(Recorded data)
-=-=-

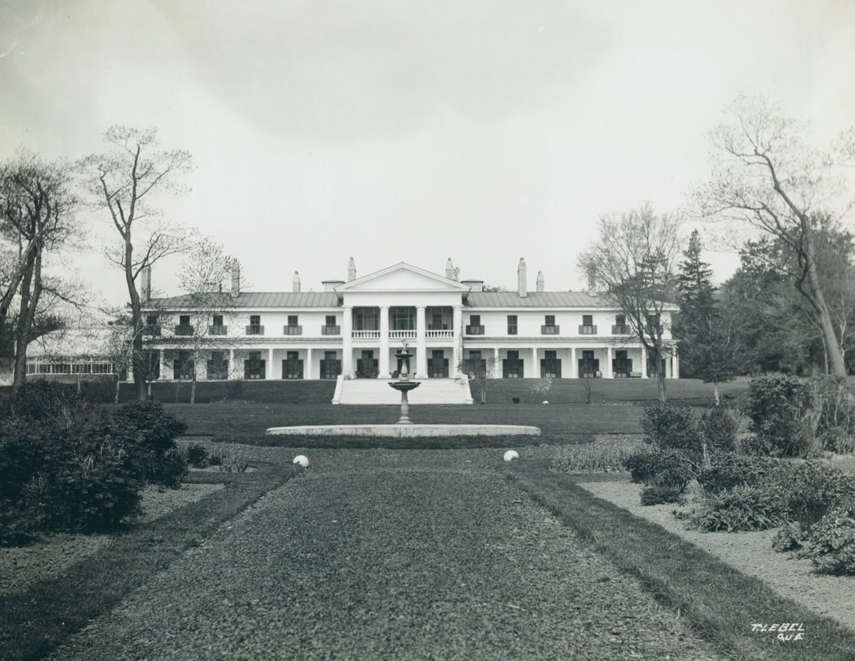 Le domaine Spencer Wood, vers 1930. (Sillery – Chemin Saint-Louis – Spencer Wood – Résidence, Thaddée Lebel, vers 1930, Collection initiale, P600,S6,D2,P3,BANQ)
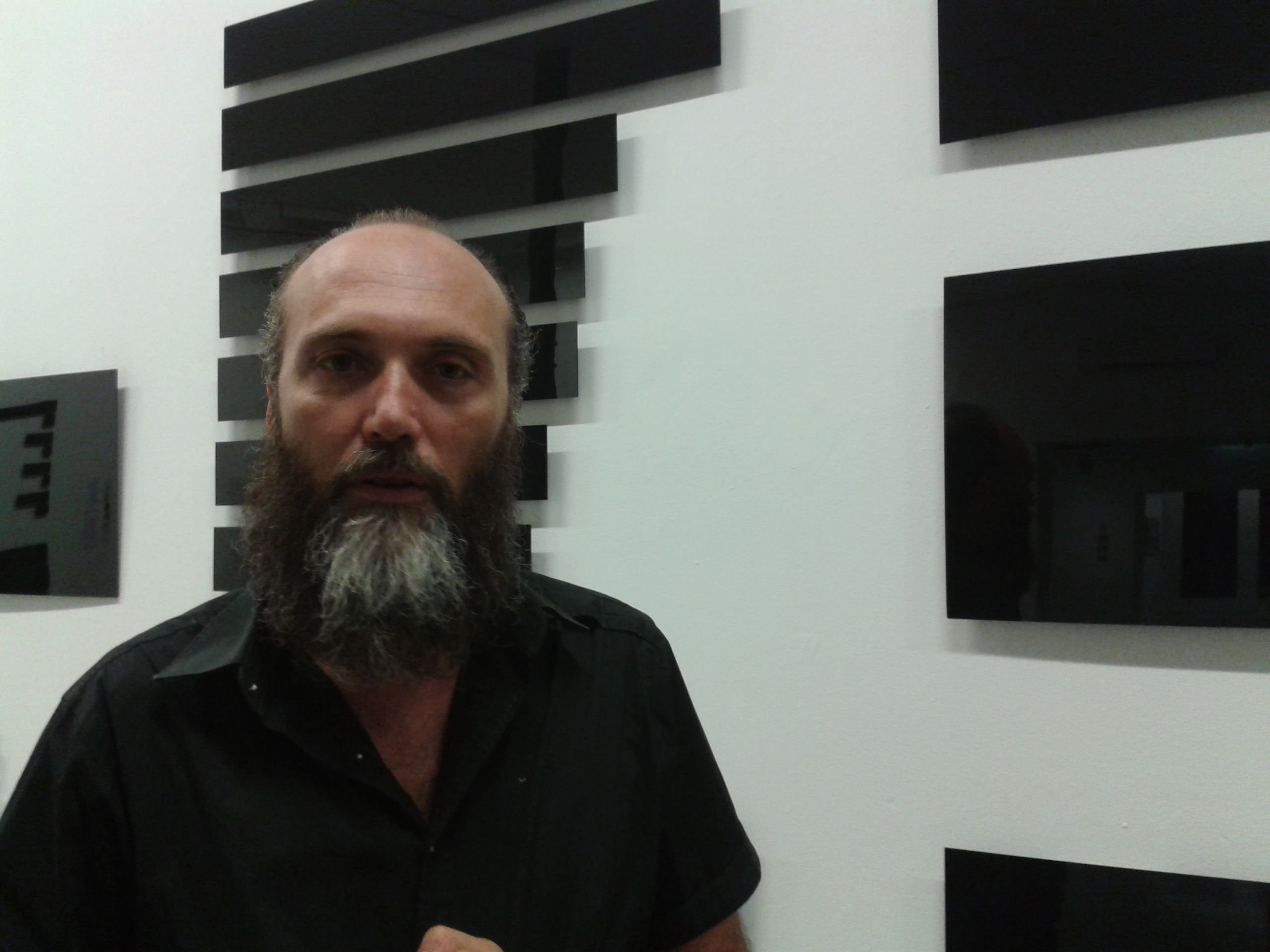 Jaime Serra, fotografiat durant la inauguració de l'exposició "Infografies", celebrada al Museu d'Art Jaume Morera de Lleida
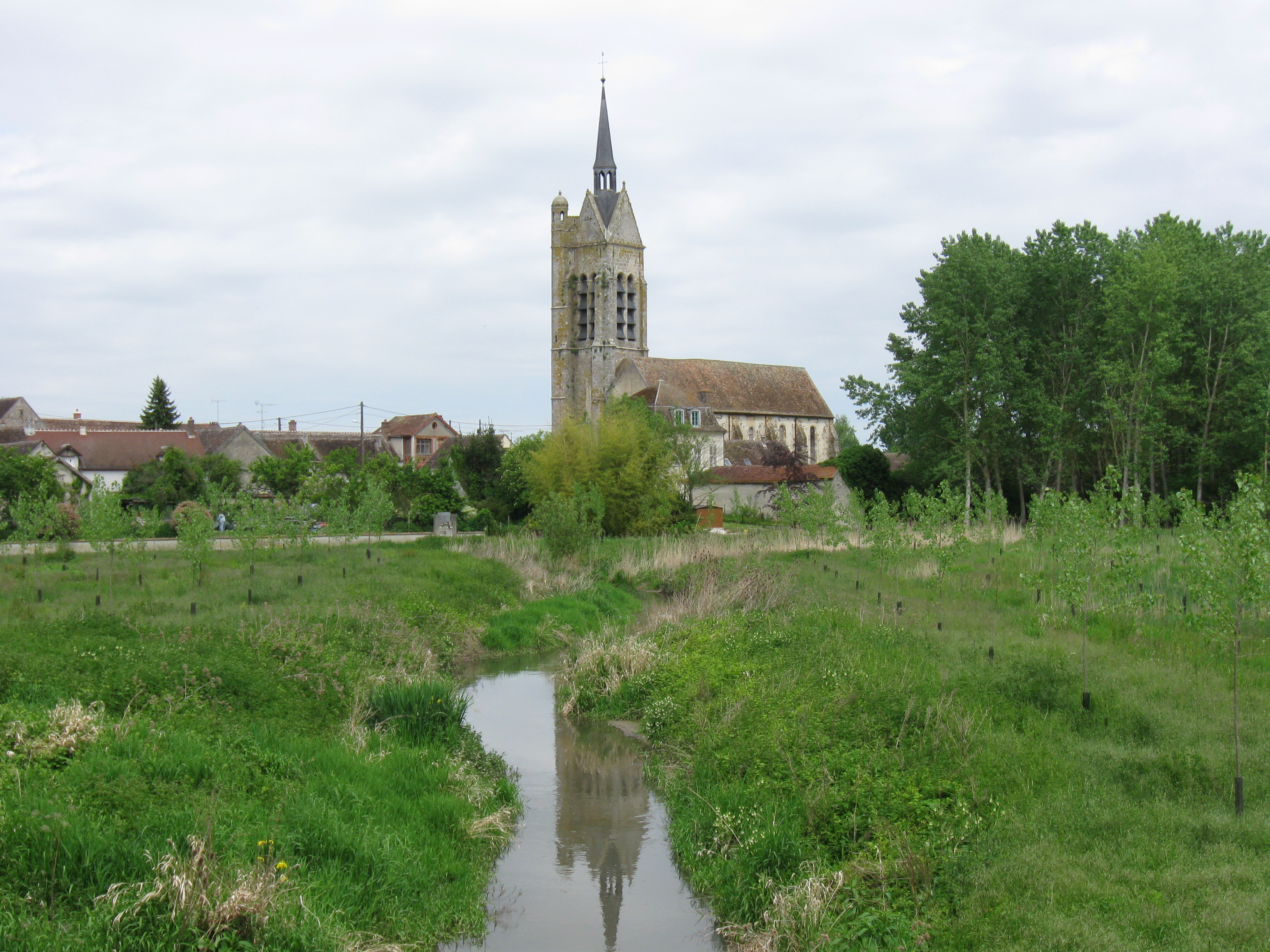 L'Auxence et l'èglise Saint-Cyr de Vimpelles. (Seine-et-Marne, région Île-de-France).
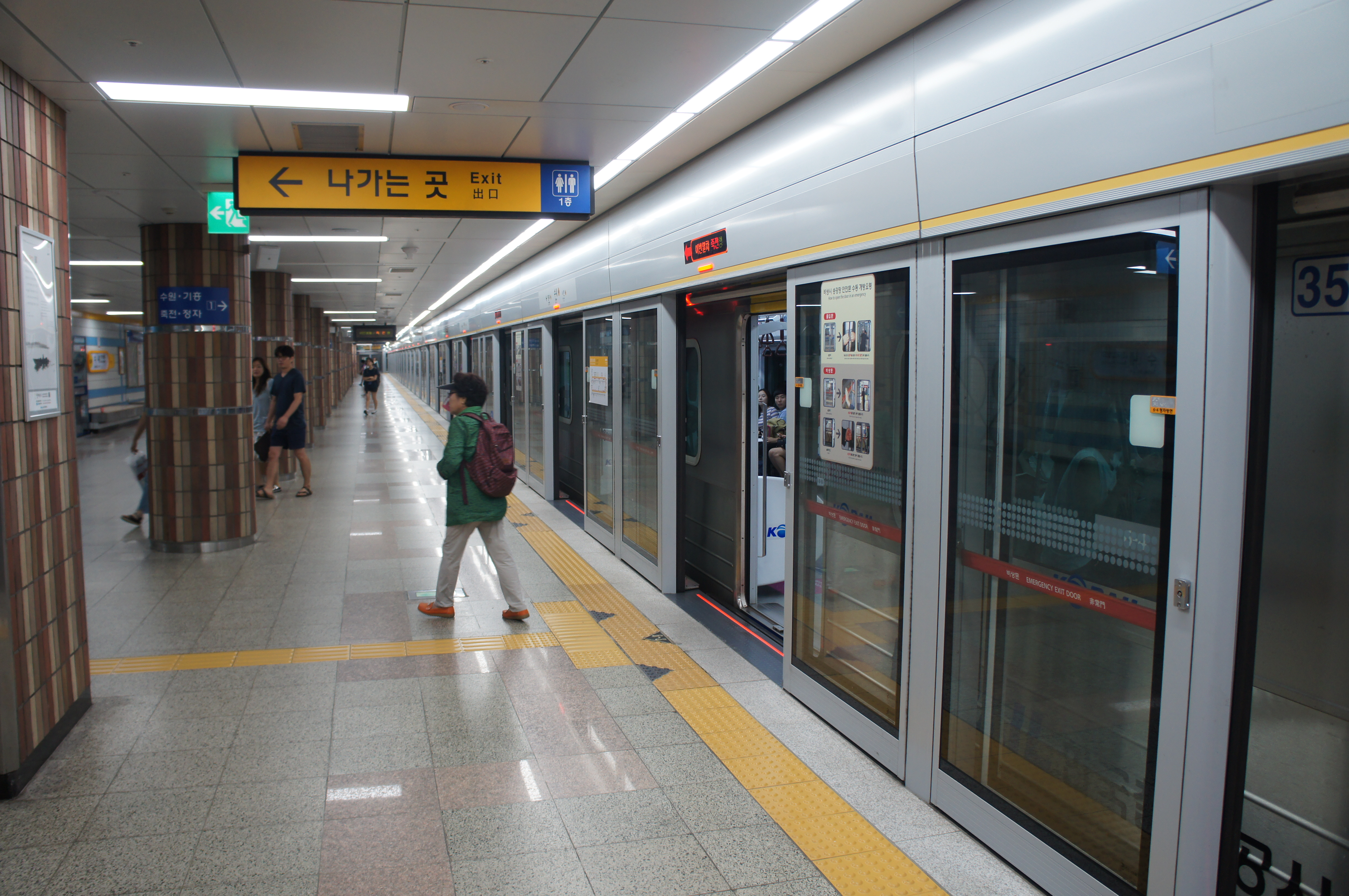 수내역 승강장
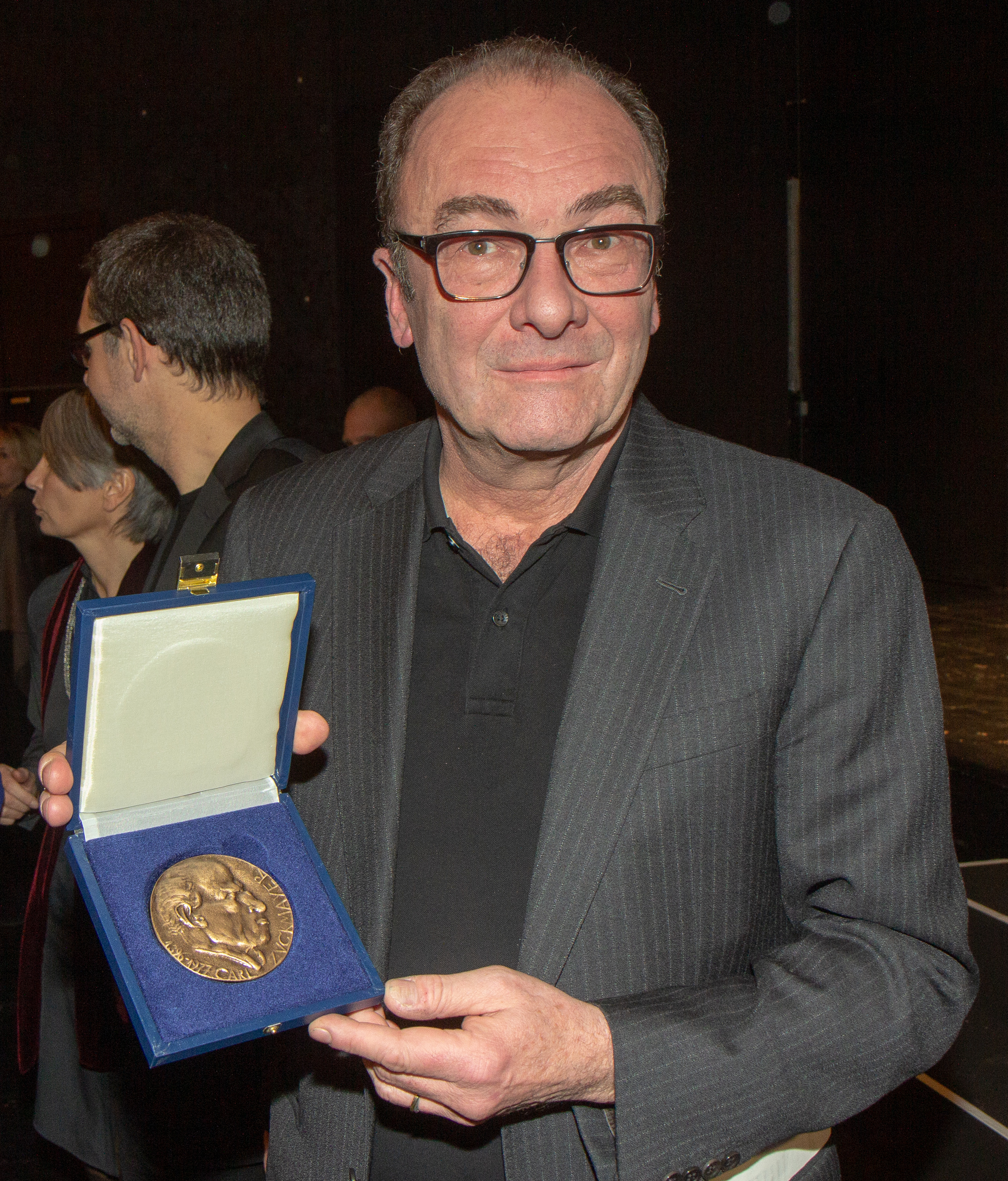 Verleihung der Carl-Zuckmayer-Medaille an Robert Menasse im Staatstheater Mainz am 18. Januar 2019.
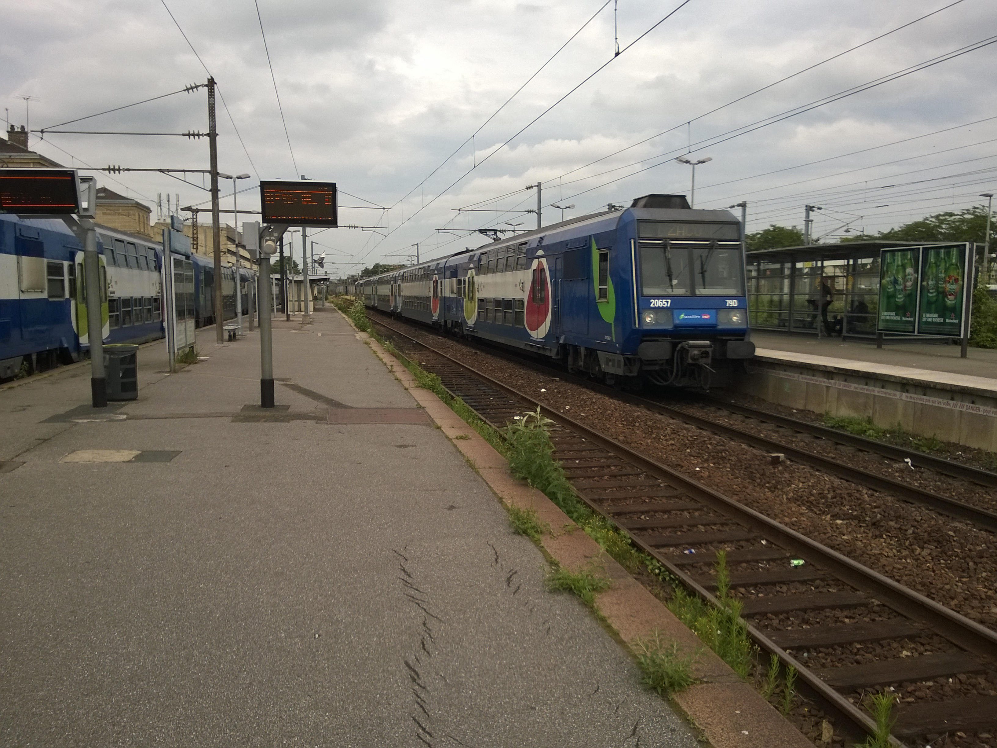 Gare de Villiers-le-Bel (Arnouville, Val d'Oise).Unité simple de Z 20500 pour Melun. Composition inhabituelle en semaine tout de même !
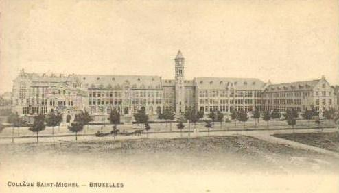 Collège Sait Michel des pères Jésuites à Bruxelles vers 1905. (Le bâtiment -sans l'église- a été achevé en 1905.)
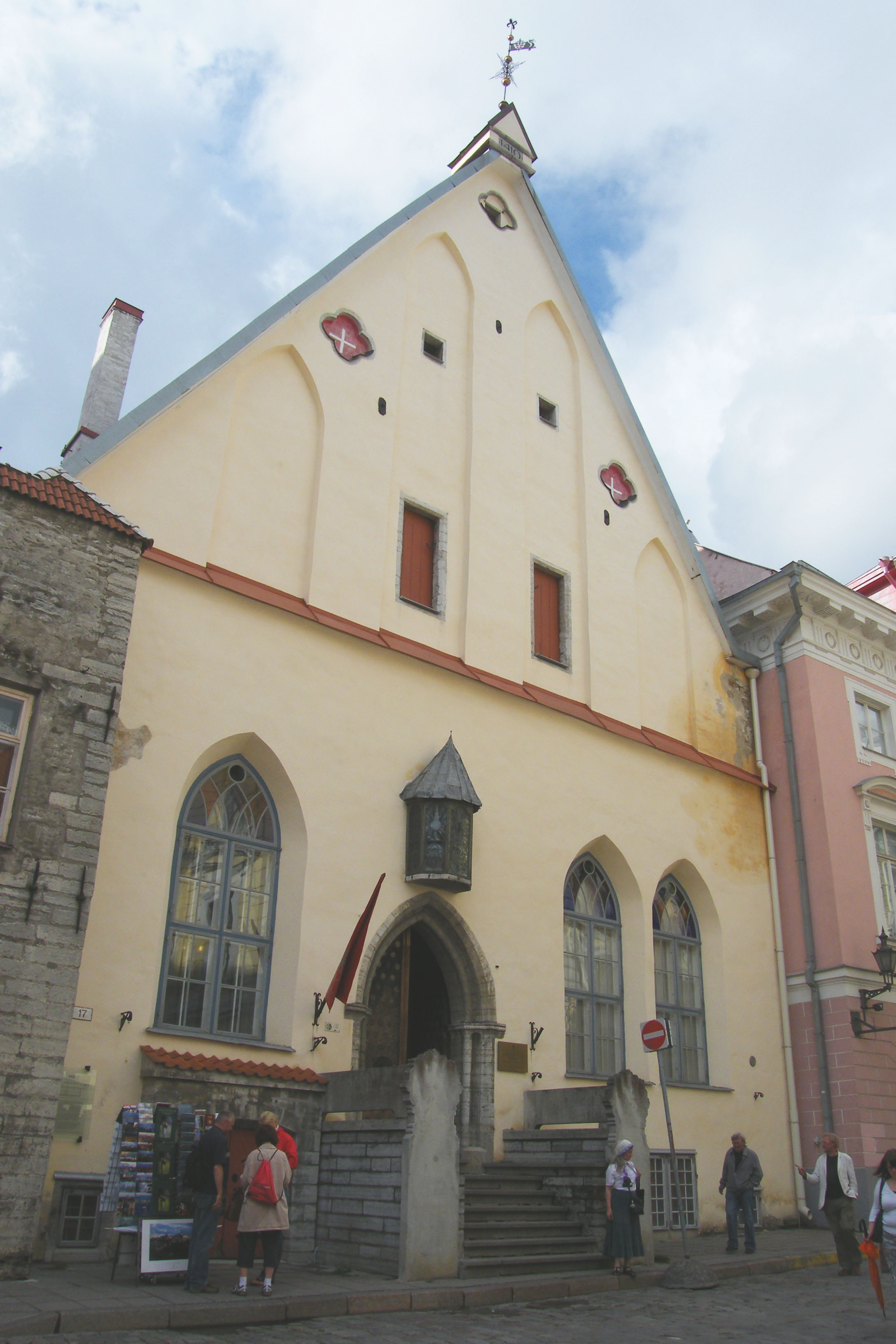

-=-=-

TASK ITEM: Could you set down the data exactly as given, minus its pictures?

RESULT:
 Le domaine Spencer Wood, vers 1930. (Sillery – Chemin Saint-Louis – Spencer Wood – Résidence, Thaddée Lebel, vers 1930, Collection initiale, P600,S6,D2,P3,BANQ)
 Jaime Serra, fotografiat durant la inauguració de l'exposició "Infografies", celebrada al Museu d'Art Jaume Morera de Lleida
 L'Auxence et l'èglise Saint-Cyr de Vimpelles. (Seine-et-Marne, région Île-de-France).
 수내역 승강장
 Verleihung der Carl-Zuckmayer-Medaille an Robert Menasse im Staatstheater Mainz am 18. Januar 2019.
 Gare de Villiers-le-Bel (Arnouville, Val d'Oise).Unité simple de Z 20500 pour Melun. Composition inhabituelle en semaine tout de même !
 Collège Sait Michel des pères Jésuites à Bruxelles vers 1905. (Le bâtiment -sans l'église- a été achevé en 1905.)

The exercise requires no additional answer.